Mutations in Gnb2 have been associated with several diseases. In Sturge-Weber syndrome (SWS), a rare neurovascular disorder, a somatic mutation in Gnb2 was found in one patient negative for the common GNAQ mutation. This mutation in Gnb2, like the GNAQ mutation, may lead to failure of G-protein complex reassembly, dysregulated MAPK signalling, and reduced synthesis of Yes-associated protein (YAP), suggesting a role of the Hippo signalling pathway in SWS vascular pathogenesis [1,8]. In addition, de novo missense variants in Gnb2 can cause syndromic intellectual disability with variable dysmorphism and extraneurologic features [3,5,9]. A heterozygous mutation in Gnb2 clinically leads to sinus bradycardia and sinus node dysfunction [6].

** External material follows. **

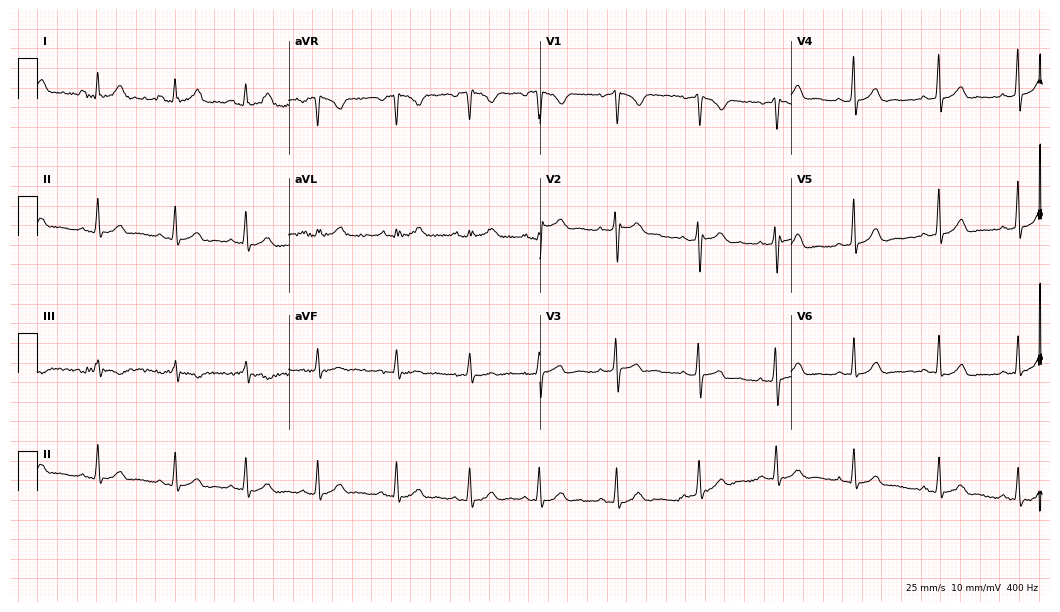
12-lead ECG from a female, 23 years old (10.2-second recording at 400 Hz). Recorded interpretation: within normal limits.
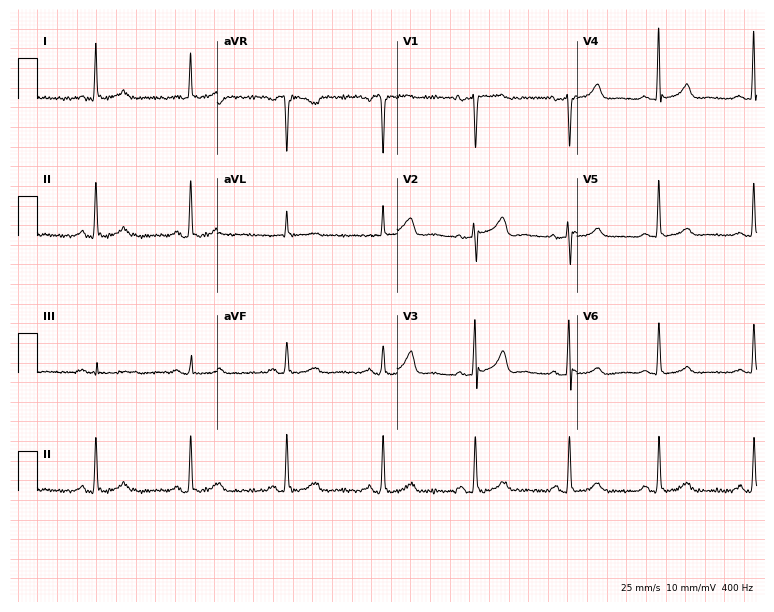
12-lead ECG (7.3-second recording at 400 Hz) from a 55-year-old female patient. Labelled as a normal ECG.

In cancer, Gnb2 is notably up-regulated in twenty-three cancer types relative to controls, and its elevated expression is associated with reduced overall survival in Liver Hepatocellular Carcinoma and Rectum Adenocarcinoma, suggesting it plays a role in the tumorigenesis of these cancers [2]. Also, in breast cancer, miR-142-3p can improve paclitaxel sensitivity by targeting Gnb2 and inhibiting autophagy through the GNB2-AKT-mTOR pathway [7]. In colorectal cancer, lncRNA CCAT2 promotes cancer cell proliferation and metastasis by regulating GNB2 expression and activating the ERK and Wnt signalling pathways [10]. Lidocaine-induced apoptosis in rat pheochromocytoma PC12 cells is mediated by Gnb2 [4].

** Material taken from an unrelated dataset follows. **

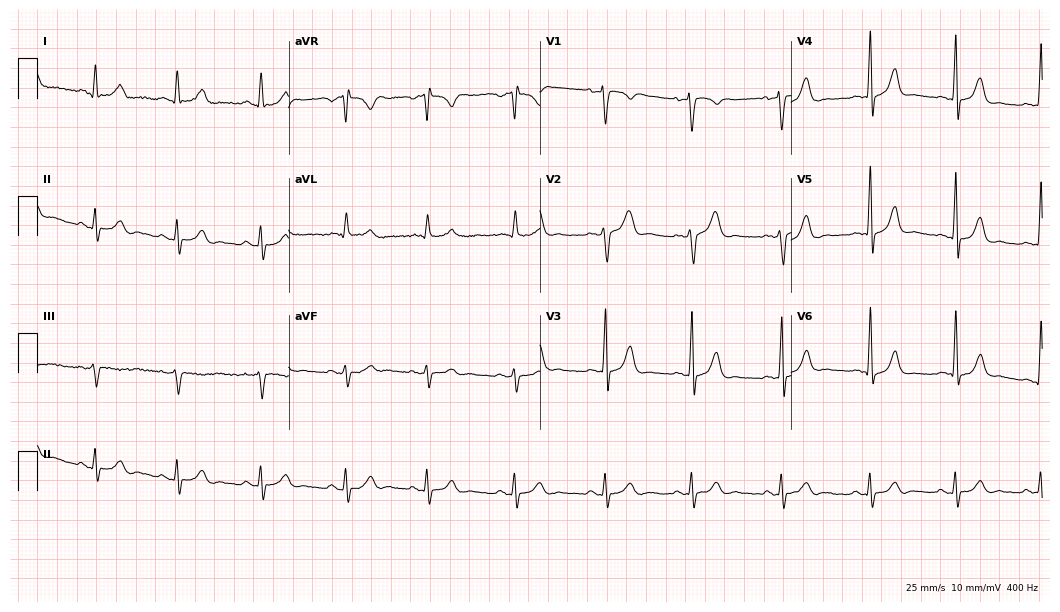
Standard 12-lead ECG recorded from a 30-year-old male. None of these six findings is recorded: first-degree AV block, right bundle branch block, left bundle branch block, sinus bradycardia, atrial fibrillation, sinus tachycardia. Other findings, if any, are not listed.

In conclusion, Gnb2 is crucial for the normal function of G-protein-mediated signalling pathways. Its mutations and dysregulation are associated with various diseases including SWS, neurodevelopmental disorders, sinus node dysfunction, and multiple cancers. Understanding Gnb2's role through these disease associations helps in elucidating disease mechanisms and may potentially guide future therapeutic strategies.